Statistical hypotheses often determine the choice of statistical model but don't necessarily cleanly map onto the scientific question that was intended.
I think he means more than that (the statement above is usually used in the context of effect size): he means that 'statistical hypotheses' are really more like 'predictions' in the Scientific Method sense, i.e. they reflect a specific concrete quantitative outcome or relationship, which doesn't (usually) map 1:1 onto a real hypothesis (which describes some process happening in the world).
6) McElreath writes about the "probablistic nature of evidence". Does this comport with your field and understanding of scientific evidence?
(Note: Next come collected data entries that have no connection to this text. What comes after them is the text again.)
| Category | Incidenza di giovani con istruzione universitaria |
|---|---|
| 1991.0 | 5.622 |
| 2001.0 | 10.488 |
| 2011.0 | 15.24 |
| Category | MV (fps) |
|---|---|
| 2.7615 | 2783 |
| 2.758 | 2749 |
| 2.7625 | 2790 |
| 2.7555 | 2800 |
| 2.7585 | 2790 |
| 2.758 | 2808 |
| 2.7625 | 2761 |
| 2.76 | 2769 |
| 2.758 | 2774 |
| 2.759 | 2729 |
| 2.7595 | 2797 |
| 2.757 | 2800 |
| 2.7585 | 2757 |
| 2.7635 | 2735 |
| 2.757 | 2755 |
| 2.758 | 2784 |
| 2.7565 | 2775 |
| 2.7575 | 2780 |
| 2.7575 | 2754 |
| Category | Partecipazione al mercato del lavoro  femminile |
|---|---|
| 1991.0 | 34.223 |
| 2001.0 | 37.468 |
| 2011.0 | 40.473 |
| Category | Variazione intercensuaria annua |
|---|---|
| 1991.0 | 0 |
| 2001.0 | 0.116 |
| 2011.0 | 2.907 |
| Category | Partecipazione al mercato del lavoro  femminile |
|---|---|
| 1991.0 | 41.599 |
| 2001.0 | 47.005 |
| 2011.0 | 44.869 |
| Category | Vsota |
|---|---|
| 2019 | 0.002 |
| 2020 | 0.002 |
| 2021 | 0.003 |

Are there certain fields that gravitate toward Bayesian inference because of this?
> First, observations are prone to error, especially at the boundaries of scientific knowledge. --> I think it is important to recognize that in the complex sciences (everything not physics), all observations and measurements have *incredible* levels of 'noise', which is not strictly measurement error but just the millions of unknown and unknowable processes and factors that affect outcomes (that are unrelated to the question being asked). (This is not about being at the boundaries of knowledge) I *really* recommend Joanna Masel's public lecture on this point: https://drive.google.com/file/d/13LIi9qRBj2IOYrwTyC2EB8jgsY9XhVgJ/view?usp=drive_link
> McElreath's discussion of measurement error is a major issue in my field (evaluation/social sciences broadly) because so many of our measures are drawn from survey tools that have all sorts of potential sources of error (from sampling error to the psychometrics of specific survey tools, etc). We're often building models to analyze datasets with many of these measurement problems
(Anna:) Trying to briefly summarize my point about cutoffs vs not: One approach to evidence is to say 'we just want the best estimate for how much factor A affects X'. This is the typical Bayesian approach and what McElreath favors, and it is certainly relevant in cases where you have a million factors affecting X and a yes-or-no answer isn't necessarily that meaningful (because the answer is usually yes, but not meaningfully so). Another approach to evidence is to say 'we set up an artificial, controlled situation to see whether or not factor A affects X'. In that case effect size is really meaningless, because it won't be the same as 'in nature' (whatever that means). Instead, what we really want there is a big hurdle that prevents people from claiming things like 'I found a cure for X' or 'I found this new process A-X'. This is a situation in which IMHO null-hypothesis-testing is really important, because it gives a non-negotiable result that may contradict what the researcher would like to find and that prevents a 'spin' being put on the results. I put a paper on Slack that argues for example that a dichotomous decision-rule is important.